I have always resisted anything that smells a bit self-helpy. Perhaps it’s because I’m pretty content with my pretty average, relatively low-stress life, where days seized and squandered pass in fairly equal number, attended by tides of frustration or mild satisfaction… Floundering is living, too, Burkeman explains. And if there is any key to success, it’s giving up altogether the quest for super-productivity and rejecting the nagging impulse to get on top of things. Instead, we’d all be happier and more productive if we did what we could – and no more – while embracing our imperfections. Now that’s the kind of pep talk I can get on board with. […]
Meditations for Mortals could be read as a slacker’s charter, or as rehab for burned-out high achievers. For me, it fell somewhere in between. I have been grappling with my own middle-aged productivity wobbles. It can be deeply frustrating to know how much more you could earn or achieve if you could only find another gear, or rediscover the one you seemed to zoom along in as a care-free youngster.

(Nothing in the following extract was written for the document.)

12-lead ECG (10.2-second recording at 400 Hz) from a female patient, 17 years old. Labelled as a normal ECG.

Burkeman’s insight – always clear-eyed and jargon-free – backs up, in a reassuring and constructive way, the other sense I have on more forgiving days (going easy on yourself is the theme of day 16): that it’s better for you and everyone around you to work with, rather than fight against, who you are now. After all, Burkeman says, quoting the entrepreneur and investor Andrew Wilkinson (who gets a free pass as a tech guy because he’s both Canadian and self-aware): most highly successful people are “just a walking anxiety disorder, harnessed for productivity”.

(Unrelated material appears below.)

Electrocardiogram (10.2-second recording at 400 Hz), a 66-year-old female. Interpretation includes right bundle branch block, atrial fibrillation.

— Simon Usborne, from his review of “Meditations for Mortals” by Oliver Burkeman. (The Guardian, September 12, 2024)
Glad you found d the right scented one for you, I think that’s the trick, to find what speaks to you, depending on where we are.
So true Claire. I believe both I may have found it and still have work to do. Thank you.
well, that‘s something I subscribe to, no more than 100%. You know, dear Dave, I was an over-achiever for a long time in my life. Never for the money, reputation, career, but out of simple necessity . Having a high powered job, a family, kid and pet, wanting to learn even more, day after day , inviting friends over for meals, also going out to cinema, concerts, playing instruments, singing in choirs, reading, reading, reading – the agenda overflowing! I didn‘t really want all this but life took over my being.
Then, big cut, finally finding time to think (more), ponder, balancing needs and wants, health issues – gosh, I can‘t start telling how lucky, happy, well-balanced, quieter, more serene I am now.
I probably would highly recommend this book, just from those short passages.
I so understand this insight that you have shared Kiki: “I didn‘t really want all this but life took over my being.” I’m happy that you have found the “quiet” that many of us, me included, strive to achieve. Thanks for sharing.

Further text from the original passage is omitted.